Awesome video Dawn...Dream looks like she's going strong! Congrats on your placing!


----------



## AnitaAnne (Oct 31, 2010)

Congrats on finishing in the top ten! Cool video, good camera test! 

I did wonder what the horses were thinking...George's face says it all!! "of all the hare-brained ideas!!" and sweat Dream "just humor them, they are only human"


----------



## Herosbud (Dec 14, 2013)

Phantom, Great pictures and video. Congrats on placing so well. I have never seen an endurance run much less ridden in one but I'm sure I could not hack 50 miles. The trip across that levy was pretty neat!


----------



## phantomhorse13 (Feb 18, 2011)

Herosbud said:


> The trip across that levy was pretty neat!


Those are actually cranberry bogs! This time of year there isn't much to see, but the harvest in the fall is fascinating - they still use boards and do it the "old fashioned way." If you drink Ocean Spray juices, you may well have drank juice from cranberries that grew in one of those bogs.


----------



## phantomhorse13 (Feb 18, 2011)

A picture of one of the bogs from a previous year:


----------



## Eole (Apr 19, 2013)

You have my admiration. You start from "it was cold, and wet, and windy, and we wanted to crawl back in bed... "
To "What a nice start to the season" !!

You have the real endurance spirit: "That was really painful and miserable, let's do it again soon" :lol:

Nice pics and video and congratulation on the placings. How many starts-finish in the 50? Do you have a Matrix pad? If so, which inserts did you choose and why? (I'm shopping for one...)


----------



## Zexious (Aug 2, 2013)

Gah, all that rain!

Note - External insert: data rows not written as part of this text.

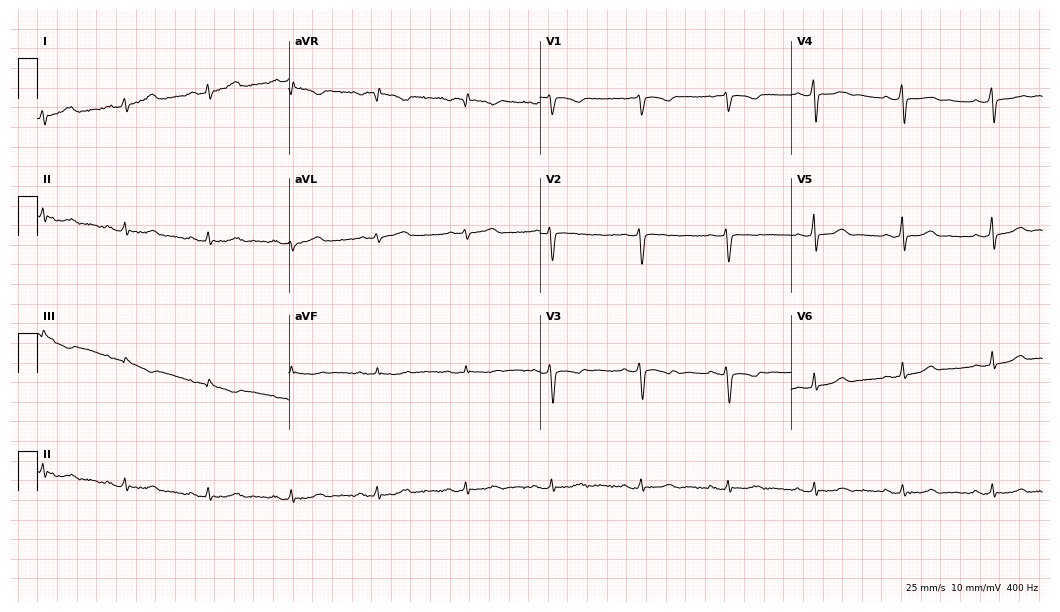
Resting 12-lead electrocardiogram. Patient: a woman, 42 years old. None of these six findings is recorded: first-degree AV block, right bundle branch block, left bundle branch block, sinus bradycardia, atrial fibrillation, sinus tachycardia. Other findings, if any, are not listed.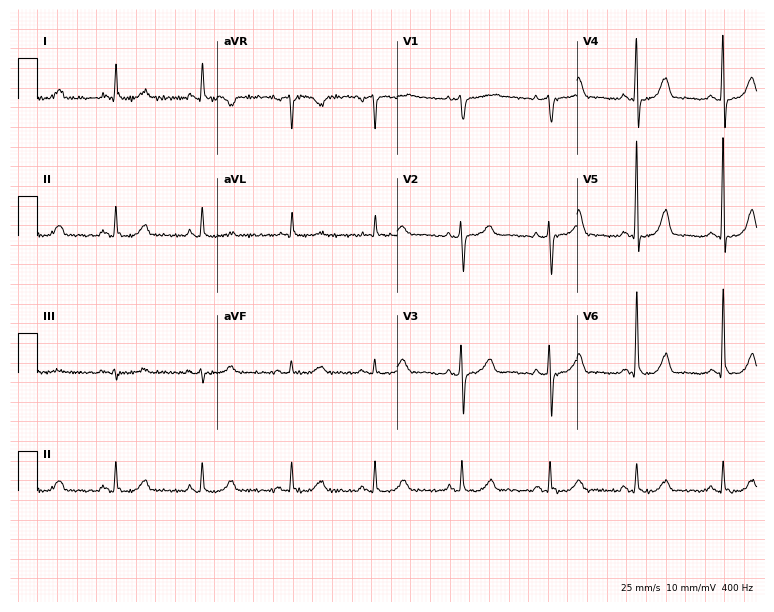
Standard 12-lead ECG recorded from an 81-year-old woman. None of these six findings is recorded: first-degree AV block, right bundle branch block (RBBB), left bundle branch block (LBBB), sinus bradycardia, atrial fibrillation (AF), sinus tachycardia.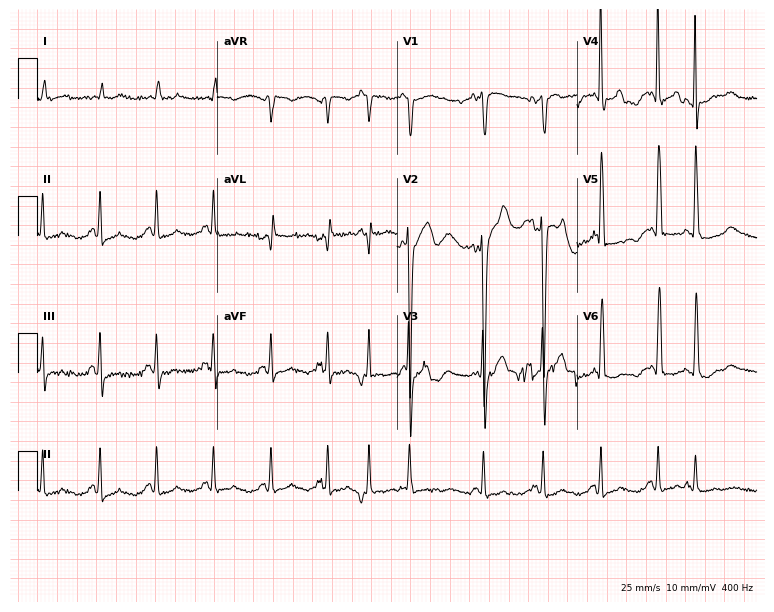
12-lead ECG from an 85-year-old female. No first-degree AV block, right bundle branch block, left bundle branch block, sinus bradycardia, atrial fibrillation or sinus tachycardia recorded for this tracing.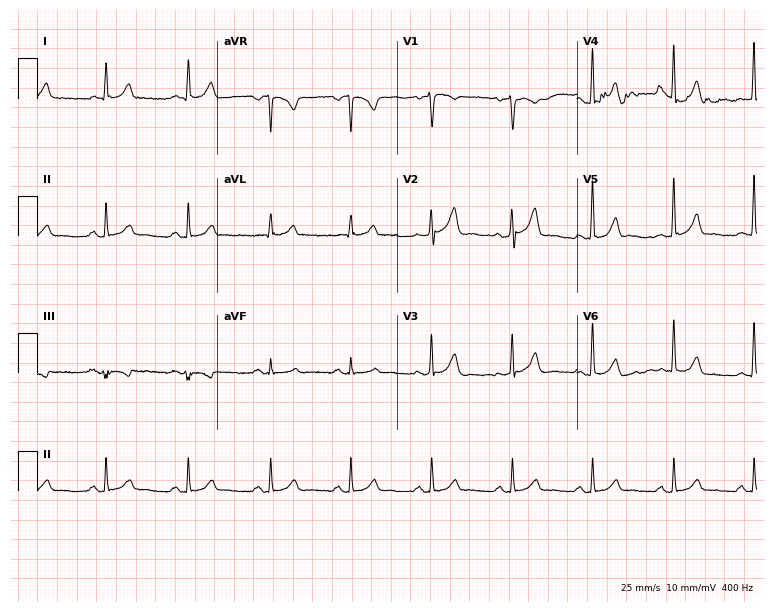
Standard 12-lead ECG recorded from a male patient, 61 years old (7.3-second recording at 400 Hz). Read as a normal ECG.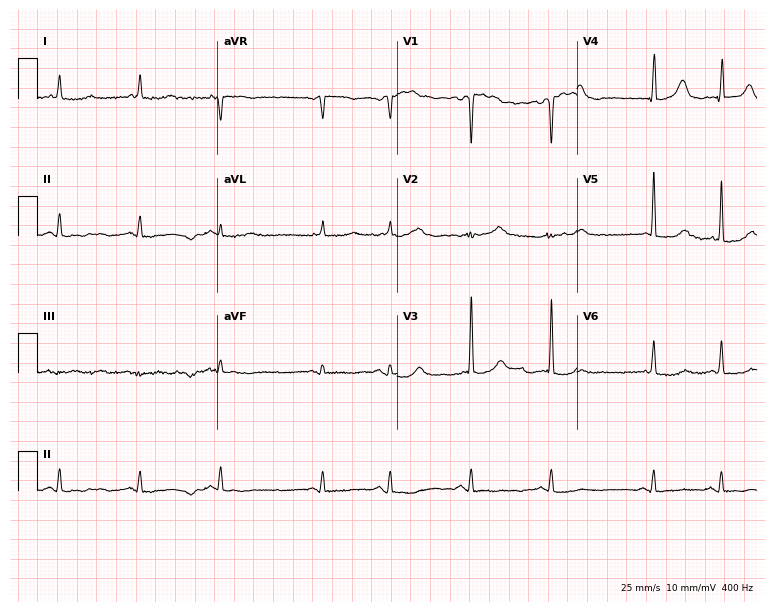
Electrocardiogram, a male patient, 83 years old. Of the six screened findings (first-degree AV block, right bundle branch block (RBBB), left bundle branch block (LBBB), sinus bradycardia, atrial fibrillation (AF), sinus tachycardia), none is recorded.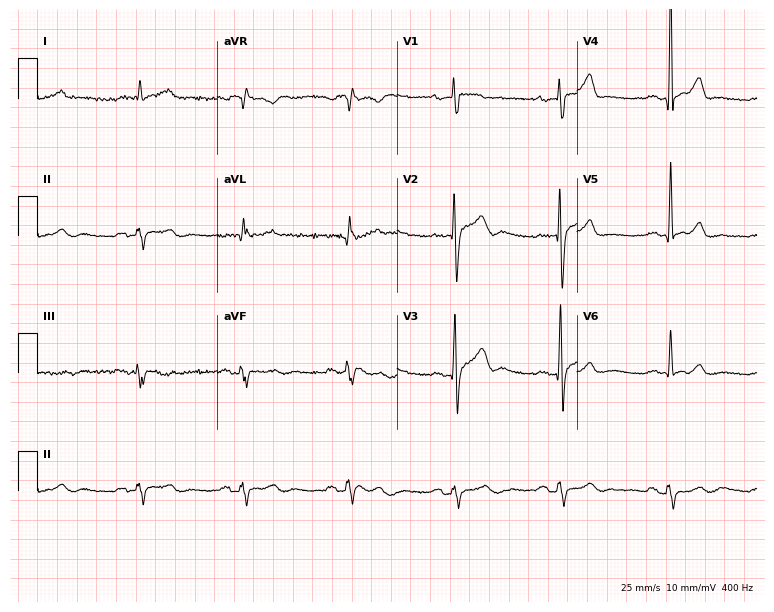
12-lead ECG from a 32-year-old male (7.3-second recording at 400 Hz). Shows first-degree AV block.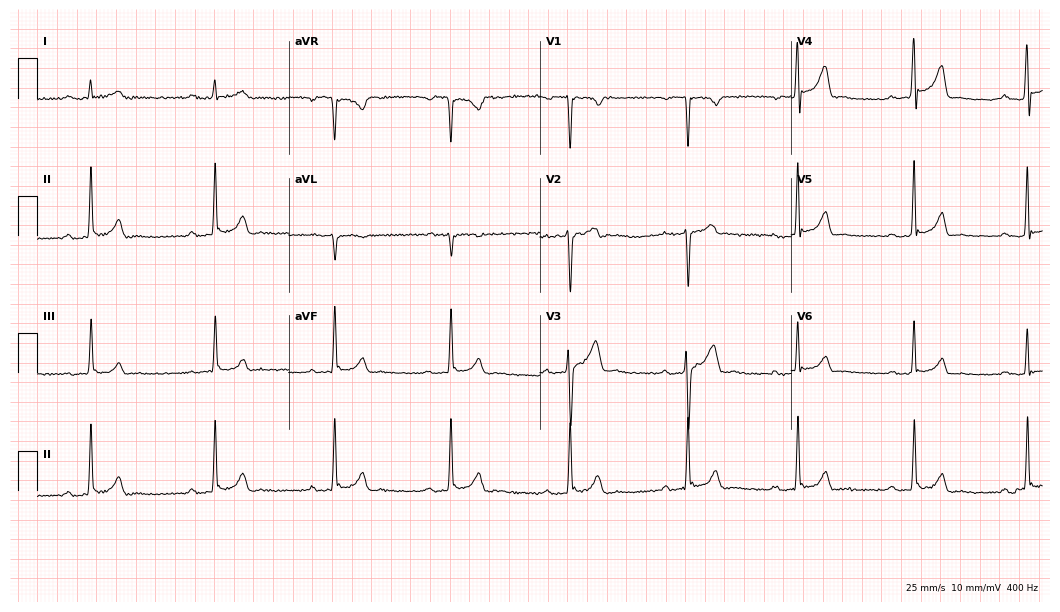
Resting 12-lead electrocardiogram. Patient: a 42-year-old man. The tracing shows first-degree AV block.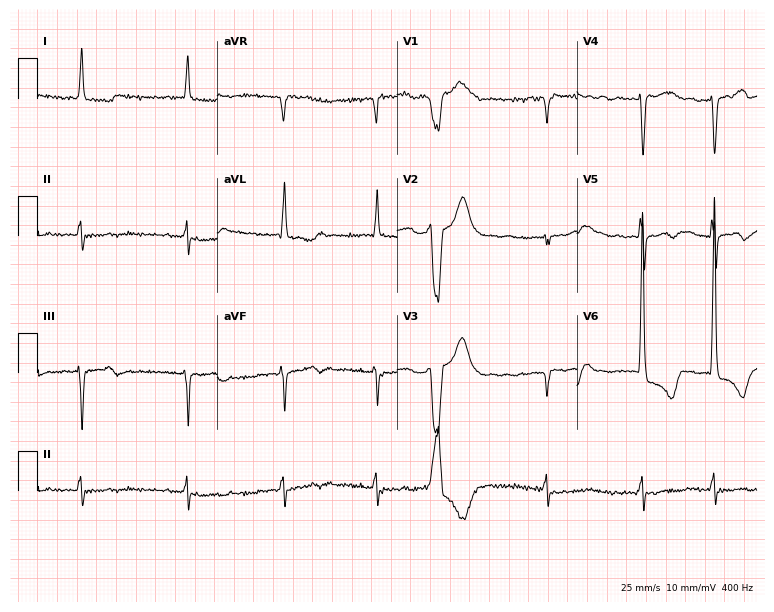
Electrocardiogram, a male, 77 years old. Of the six screened findings (first-degree AV block, right bundle branch block, left bundle branch block, sinus bradycardia, atrial fibrillation, sinus tachycardia), none is recorded.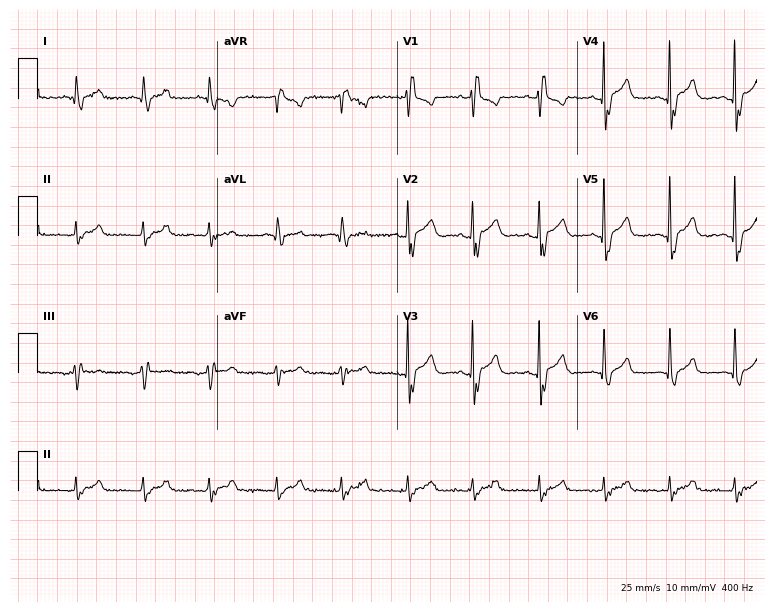
12-lead ECG from a 69-year-old male patient (7.3-second recording at 400 Hz). No first-degree AV block, right bundle branch block, left bundle branch block, sinus bradycardia, atrial fibrillation or sinus tachycardia recorded for this tracing.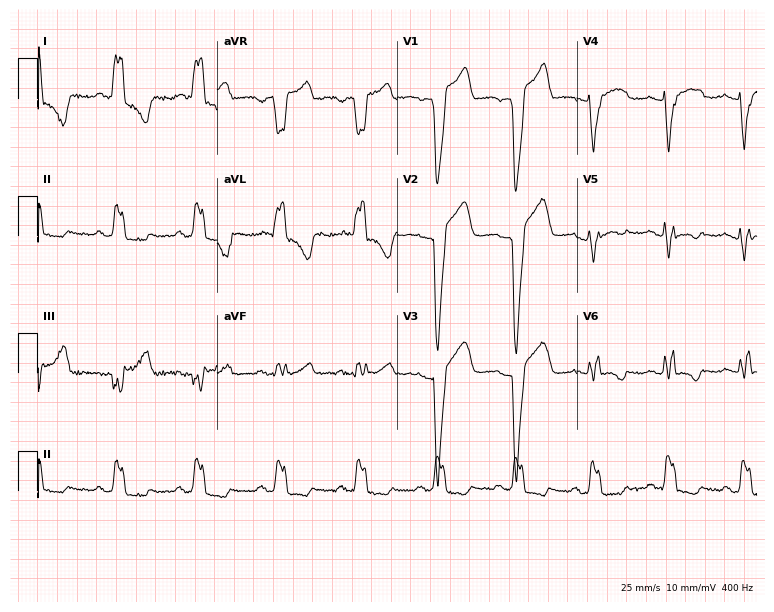
Standard 12-lead ECG recorded from a 57-year-old female (7.3-second recording at 400 Hz). None of these six findings is recorded: first-degree AV block, right bundle branch block (RBBB), left bundle branch block (LBBB), sinus bradycardia, atrial fibrillation (AF), sinus tachycardia. Only these six findings were labelled.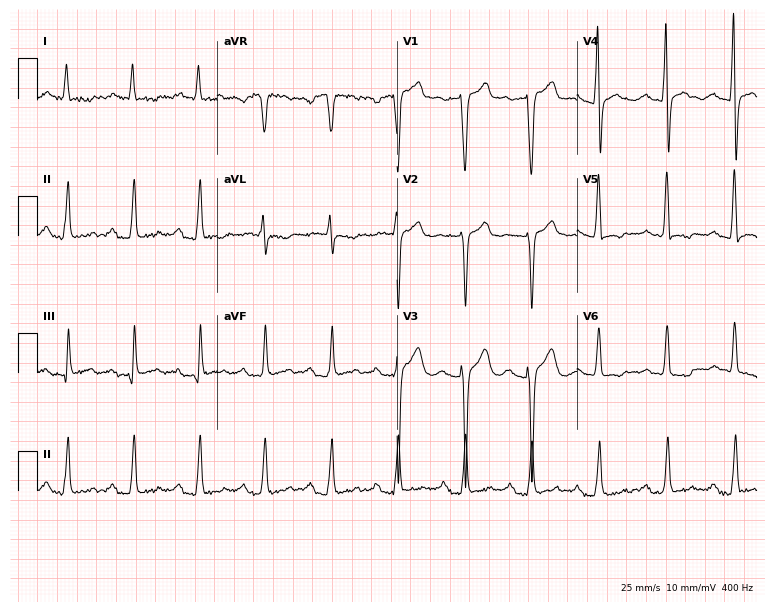
12-lead ECG from a 72-year-old man (7.3-second recording at 400 Hz). Shows first-degree AV block.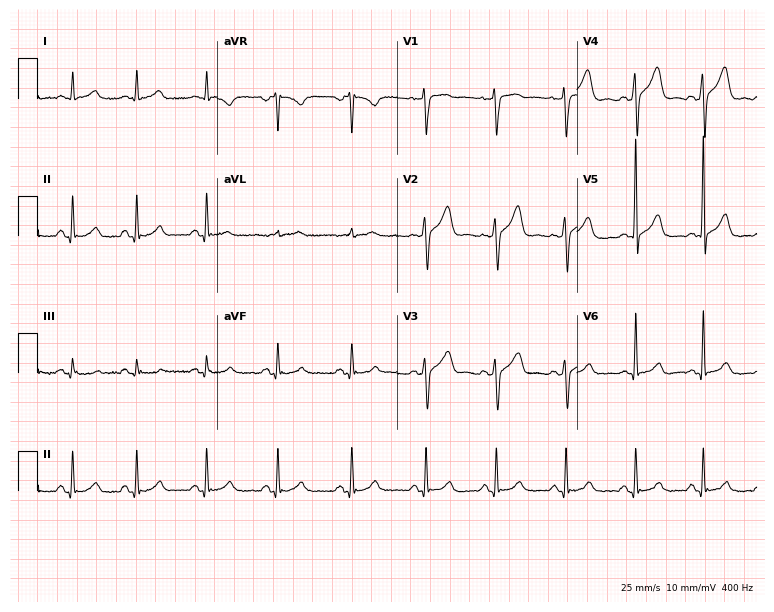
Standard 12-lead ECG recorded from a male patient, 43 years old. Read as a normal ECG.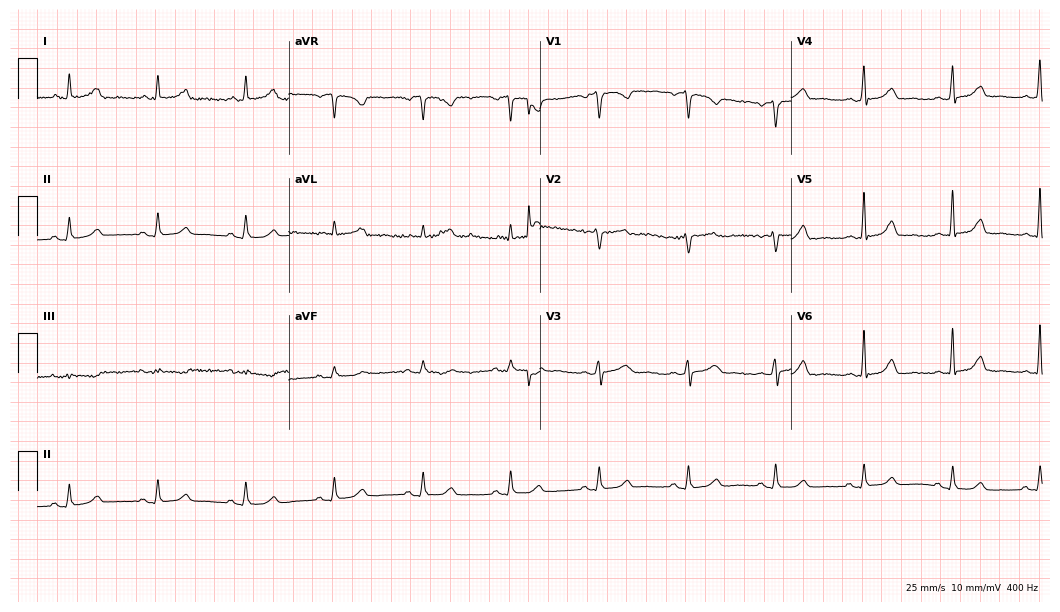
Standard 12-lead ECG recorded from a 64-year-old female. Read as a normal ECG.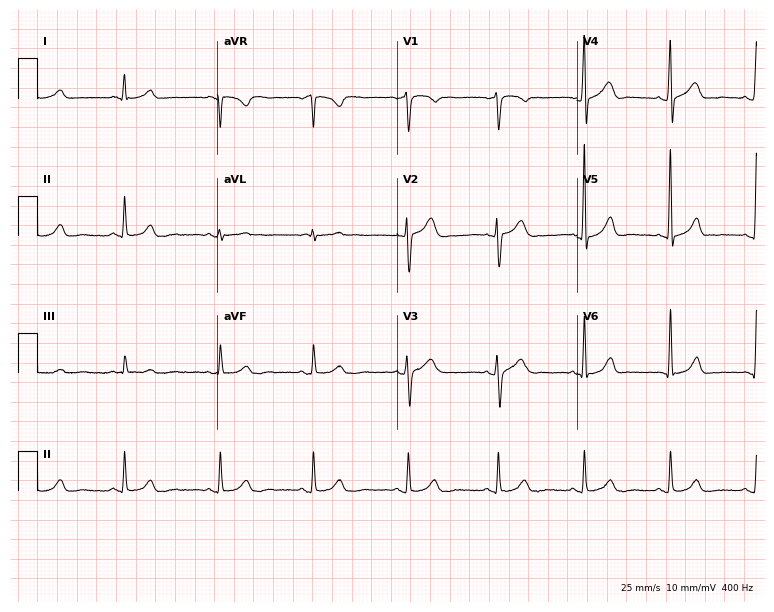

I don't think I could do it xD

Congratulations on your placing 8D


----------



## phantomhorse13 (Feb 18, 2011)

Eole said:


> How many starts-finish in the 50? Do you have a Matrix pad? If so, which inserts did you choose and why? (I'm shopping for one...)


Only 22 starters this year, which is down from the normal 40ish (between the terrible winter not letting anybody condition, entries were down.. and then with the horrible forecast, they lost 8 starters the days right before the ride!).

We do use Matrix pads for George and Sultan, no inserts. So far, their saddles fit well enough to keep their backs happy. The friend we were riding with also uses a Matrix pad, with the thinnest inserts as that is just enough to keep her sensitive-backed pony happy without altering the fit of her saddle.


----------